The temperature was raised to 0 ° C., and the mixture was heated and stirred for 2 hours to obtain an acrylic copolymer latex (hereinafter referred to as latex) having a solid content concentration of 31% by weight.

(Preparation of Vinyl Chloride Resin) Next,
In a reaction vessel equipped with a stirrer and jacket, obtain the above
Latex, pure water, partially saponified polyvinyl alcohol
Le (manufactured by Kuraray Co., Ltd., trade name "Clam Poval L-
8 ") 3% aqueous solution (hereinafter referred to as 3% PVAaq),
t-Butylperoxy neodecanoate (hereinafter referred to as BPO
ND) and α-cumylperoxy neodecanoe
(Hereinafter, referred to as QPOND) were put in at one time. That
After that, the air inside the polymerization vessel was discharged with a vacuum pump, and the stirring line
Stir for 30 minutes after adding vinyl chloride under the conditions
To uniformly mix vinyl chloride, raise the temperature to 57 ° C and
It started to work. 5 hours after the start of polymerization, the pressure in the reaction vessel
Power is 7 kg / cm ²After confirming that the
I stopped. After the reaction was completed, unreacted vinyl chloride was removed.
Then, it was dehydrated and dried to obtain a vinyl chloride resin.

(Preparation of vinyl chloride resin test panel) For 100 parts of the vinyl chloride resin obtained above,
3 parts of dioctyl tin mercapto (manufactured by Sansha Kisei Co., Ltd., trade name "ONZ-142F"), montanic acid wax (manufactured by Hoechst Japan Co., Ltd., trade name "WAX-O"
P ") 0.5 part, and the mixture was kneaded with a roll kneader at 190 ° C for 3 minutes, and then the temperature was 195 ° C and the pressure was 75 k.
Press molding was performed at g / cm ² for 6 minutes to obtain a vinyl chloride resin test panel having a thickness of 3 mm.

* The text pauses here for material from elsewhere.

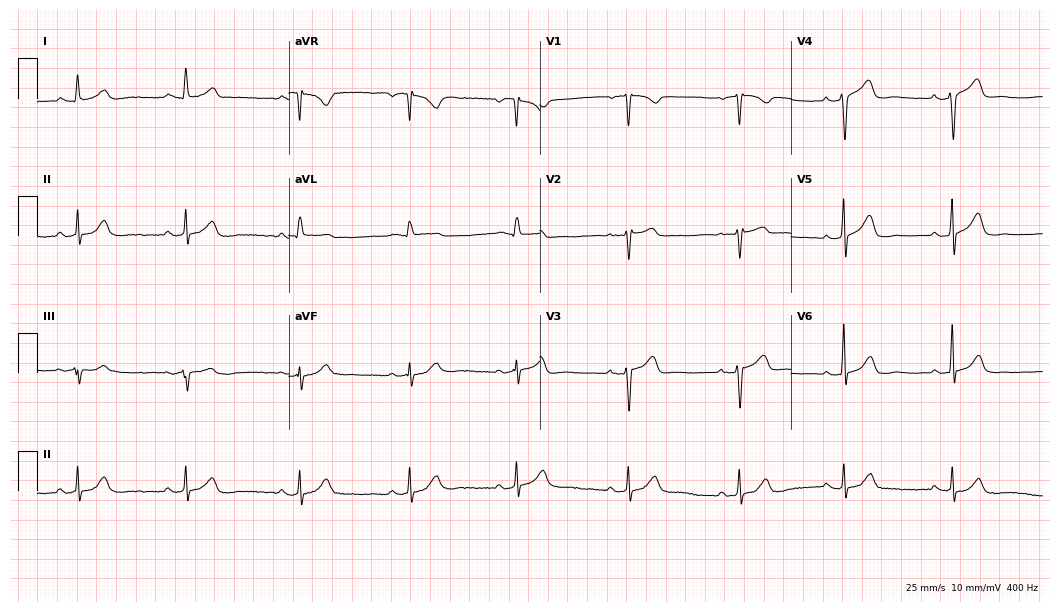
12-lead ECG from a female patient, 55 years old. No first-degree AV block, right bundle branch block (RBBB), left bundle branch block (LBBB), sinus bradycardia, atrial fibrillation (AF) or sinus tachycardia recorded for this tracing. Only these six findings were labelled.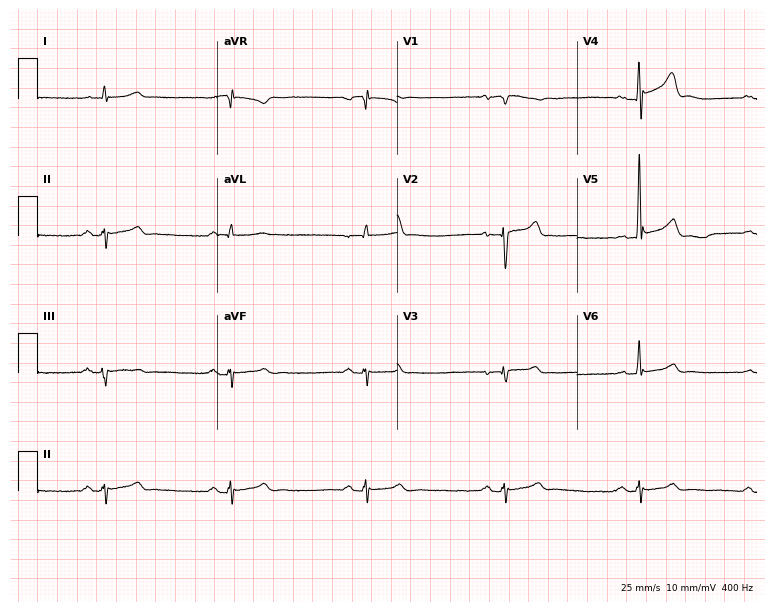
12-lead ECG from a man, 48 years old. Findings include sinus bradycardia (a sinus rate of 50 beats per minute or less).

Evaluation items and evaluation methods are shown below. (Impact resistance) The results of an Izod impact test (hereinafter referred to as Izod) based on JIS K7110 are shown in Table 1. The unit is kg · cm / cm ² . (Tensile Strength) Table 1 shows the results of a tensile strength test conducted in accordance with JIS K7113. The unit is kg / cm ² .

[0052]

[Table 1]

[0053]

[Table 2]

[0054]

The vinyl chloride resin of the present invention is a vinyl chloride resin having excellent impact resistance and mechanical strength because it is graft-copolymerized with vinyl chloride on an acrylic copolymer latex. It can be suitably used for applications requiring impact resistance such as soundproof walls, window frames and sashes.

Claims (1)

[Claims] 1. A vinyl chloride resin obtained by graft-copolymerizing 1 to 30% by weight of acrylic copolymer latex with 70 to 99% by weight of vinyl chloride, wherein the acrylic copolymer latex is A) Acrylic copolymer containing 1 to 50% by weight of a mixed monomer consisting of 100 parts by weight of a vinyl monomer having a glass transition temperature of -20 ° C. or higher and (B) 0.1 to 20 parts by weight of a polyfunctional monomer. 5
The acrylic copolymer is obtained by graft copolymerization in an amount of 0 to 99% by weight, and the acrylic copolymer contains an alkyl (meth) acrylate whose homopolymer (C) has a glass transition temperature of less than -20 ° C as a main component. A vinyl chloride resin characterized by being obtained by copolymerizing 100 parts by weight of an acrylic monomer and 0.1 to 10 parts by weight of a polyfunctional monomer (B).